THE PROBLEM> For this exercise, copy each line of the records that contains the word "sample".

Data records

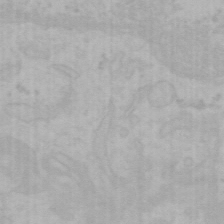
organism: Mouse
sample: Choroid plexus
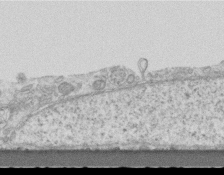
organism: Mouse
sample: Centriole in ependymal cells
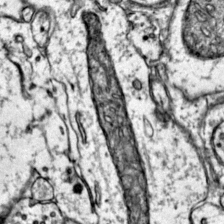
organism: Mouse
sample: Primary visual cortex
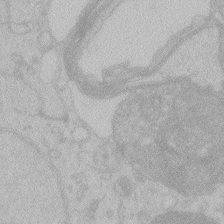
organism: Zebrafish
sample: Macrophage infected with Toxoplasma gondii
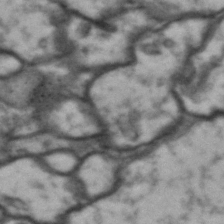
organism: Drosophila
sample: Brain
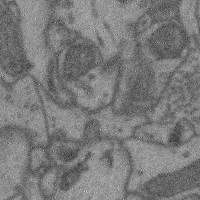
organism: Mouse
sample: Cerebral cortex
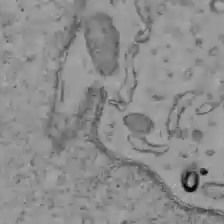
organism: C57BL Mouse
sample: Liver
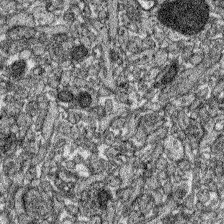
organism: Zebrafish
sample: Larval olfactory bulb
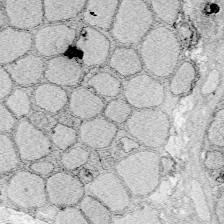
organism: Zebrafish
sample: Whole-Brain
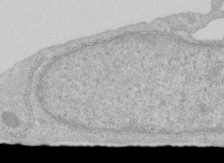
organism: Human
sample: Centriole in RPE cells
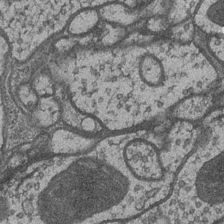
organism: Drosophila
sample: Optic medulla
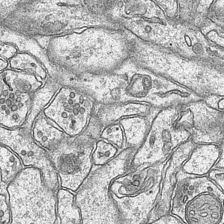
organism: Mouse
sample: CA1 Hippocampus

RESULT OF THIS TASK>
sample: Choroid plexus
sample: Centriole in ependymal cells
sample: Primary visual cortex
sample: Macrophage infected with Toxoplasma gondii
sample: Brain
sample: Cerebral cortex
sample: Liver
sample: Larval olfactory bulb
sample: Whole-Brain
sample: Centriole in RPE cells
sample: Optic medulla
sample: CA1 Hippocampus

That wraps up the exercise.